My science degree and postgraduate studies had taught me that muscle synthesis and fat metabolism are two distinct biochemical processes. Your body directs and prioritizes energy to muscle and fat tissue distinctly. So theoretically, it could be possible to burn fat and build muscle simultaneously.
First, we’ll explore the biological mechanisms in order to gain a comprehensive appreciation for what’s actually occurring here at the molecular level, and then we’ll delve into some real life examples.

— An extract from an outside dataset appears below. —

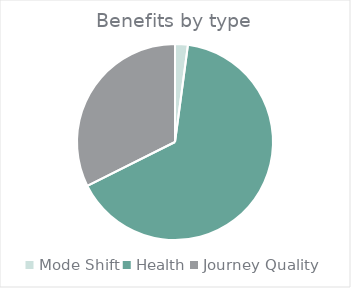
| Category | Series 0 |
|---|---|
| Mode Shift | 265.668 |
| Health | 8251.574 |
| Journey Quality | 4078.254 |

How does your body build muscle?
Muscles need a reason to grow bigger and stronger. That reason is mechanical stress and cellular injury – a common, overt and effective example of mechanical stress is weight lifting.
When you lift weights, you place “stress” on your muscles (and skeleton, joints, nervous system). Your body responds to this “stress” or loads by adapting i.e. building better, bigger, stronger muscles.
This is why progressive overload is key. Your body will adapt to each new load. Your body is evolutionary smart and designed for survival. Your body cannot tell the difference between a safe but rigorous weight lifting session and a true danger or threat. Your body thinks; evolve or be killed. It’s that primitive.
Side Note: an exception to the muscle hypertrophy described above is the newbie – the untrained individual who embarks upon a hypertrophy program. In the initial phase, the majority of their gains are strength, not growth, due to neural adaption. The mind-muscle connection responds first but within a few short weeks of consistent training, muscle growth will eventually take over as the dominant factor.
Converse to muscle growth, is muscle atrophy. Disuse atrophy, as it’s called, occurs when muscles are not stimulated for an extended period of time (e.g. sedentary life-style, desk job, injury, bed-rest).
If you don’t use it, you lose it.
If you use it, you adapt.
When you stress your muscles, you cause micro-damage. This stimulates additional muscle protein breakdown (MPB) and muscle protein synthesis (MPS). Additional – because your body is always doing these two processes.
Muscle stress also stimulates hormones – growth hormone, cortisol, insulin-like growth factor, testosterone, etc. which are all part of the harmonious amino acid and energy recycling processes.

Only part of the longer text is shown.